As others said, I don't believe this can be done in less than linear time. For linear time solution, you can STL algorithms instead your own loop like this:
int a1[8] = {1,0,1,0,1,0,1,0};
std::fill(std::remove(a1, a1+8, 0), a1+8, 0);
Well.. It can be be done 'less than linear' time (cheeky method).
if(n % 2)
{
// Arrange all 1's to the right and DON'T check the right-most bit, because it's 1
}else{
// Arrange all 0's to the right and DON'T check the right-most bit, because it's 0.
}
So, technically you 'group' the bits in less than linear time :P
To me, the most likely interpretations are:
The bits are supposed to be in an int instead of an array, in which case you can use something like http://graphics.stanford.edu/~seander/bithacks.html#CountBitsSetKernighan or an 8-bit (or more) lookup table.
they used "sublinear" to mean "less than n operations" rather than less-than-O(n). But even that seems impossible for the same reasons listed below.
There is another miscommunication in the question
Otherwise the question is wrong, since all elements of the array must be examined to determine the answer, and that is at least 'n' operations.

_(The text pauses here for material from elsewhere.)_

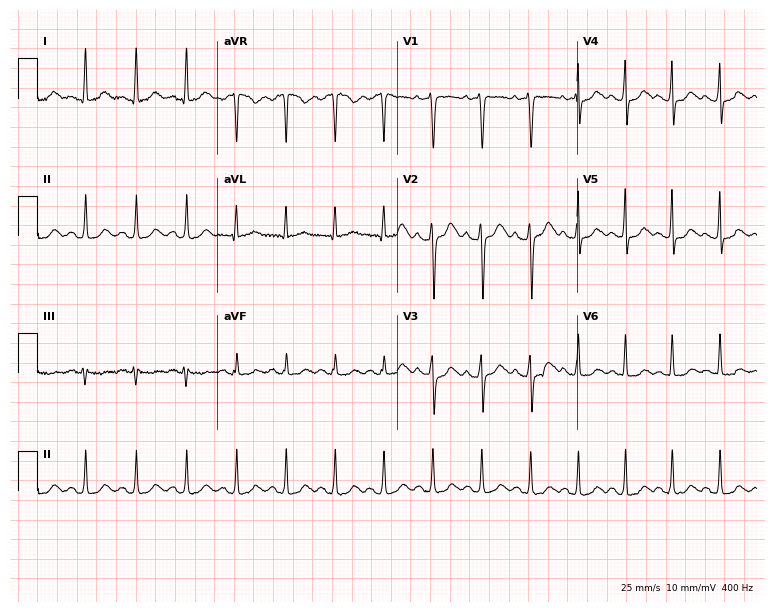
ECG — a 22-year-old woman. Screened for six findings — first-degree AV block, right bundle branch block, left bundle branch block, sinus bradycardia, atrial fibrillation, sinus tachycardia — none is recorded. Other findings, if any, are not listed.

Listing either 0s or 1s first, and the references to bits rather than bools make me think something like the first option was intended, even though, when dealing with only one word, it doesn't make very much difference. I'm curious to know what the interviewer actually had in mind.
Splitting this work among parallel processors costs N/M ( or O(N) ) only if you assume that parallelism increases more slowly than problem size does. For the last ten years or so, paralellism (via the GPU) has been increasing more rapidly than typical problem sizes, and this trend looks to continue for years to come. For a broad class of problems, it is instructive to assume "infinite parallelism" or more precisely, "parallelism greater than any expected problem size" because the march of progress in GPUs and cloud computing provides such a thing over time.
Assuming infinite parallelism, this problem can be solved in O(logN) time because the addition operator required to add up all the 0 and 1 bits is associative, and so it requires at least logN time steps to complete.